CDC Offers Clarification
Additionally, the CDC issued a clarification stating that their guidelines were developed to provide recommendations for primary care clinicians who prescribe opioids for patients with chronic pain outside of active cancer treatment, palliative care, and end-of-life care. Moreover, it was not intended to deny clinically appropriate opioid therapy to any patients who suffer acute or chronic pain from conditions such as cancer and sickle cell disease, but rather to ensure that physicians and patients consider all safe and effective treatment options for pain management with the goal of reducing inappropriate use.
The CDC further notes that clinical practice guidelines released by bodies such as ASCO and NCCN addressing pain control for survivors of cancer, which were published and/or updated more recently than the CDC's guidelines, provide useful guidance on the unique considerations when using opioids to control pain in cancer survivors without deteriorating the current opioid crisis.

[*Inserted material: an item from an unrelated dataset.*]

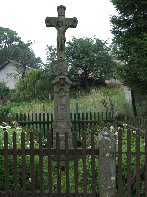 Krucifix, na návsi, Slavný.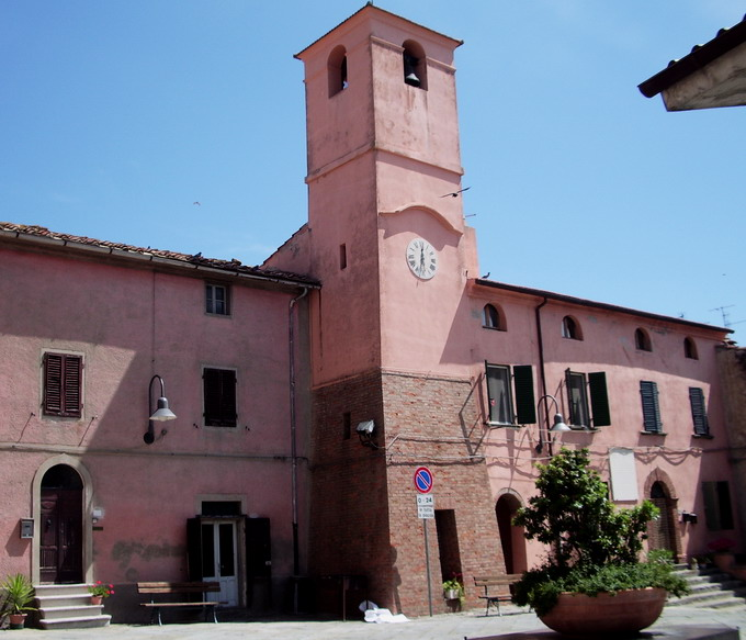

“While curbing opioid abuse is an important public health priority, we must ensure that mitigation efforts do not create further barriers to care for people with sickle cell disease and cancer,” noted ASH President Stephanie Lee, MD, MPH, of Fred Hutchison Cancer Research Center.
Clifford A. Hudis, MD, CEO of ASCO, also praised the clarification, calling it necessary to clear up confusion and prevent inappropriate coverage decisions.
“Gaining clarification from the CDC on its pain management guideline was critically important because, while it clearly states that it is not intended to apply to people with cancer, many payers misinterpreted it and are using it to make opioid coverage determination—inappropriately—for that exact population. Addressing the misuse of opioids will require changes within the health care delivery system that protect the public and limit the potential for abuse, while also ensuring access to medically appropriate medication for individuals who live with severe chronic pain. An evidence-based approach will help make sure that one national crisis does not become two.”
Overall, the hope is that publication of this paper represents a first step toward providing clarity regarding perceived guideline variance and advocating that clinical decision-making should be based on the relationship between the clinician and patient, with an understanding of the patient's clinical situation, functioning, and life context, as well as careful consideration of the benefits and risk of all treatment options, including opioid therapy. The meeting participants agreed that further utilization of clinical practice guidelines as a resource is needed to help inform policy, coverage determinations, and treatment decisions for safe, appropriate pain management.
Dibash Kumar Das is a contributing writer.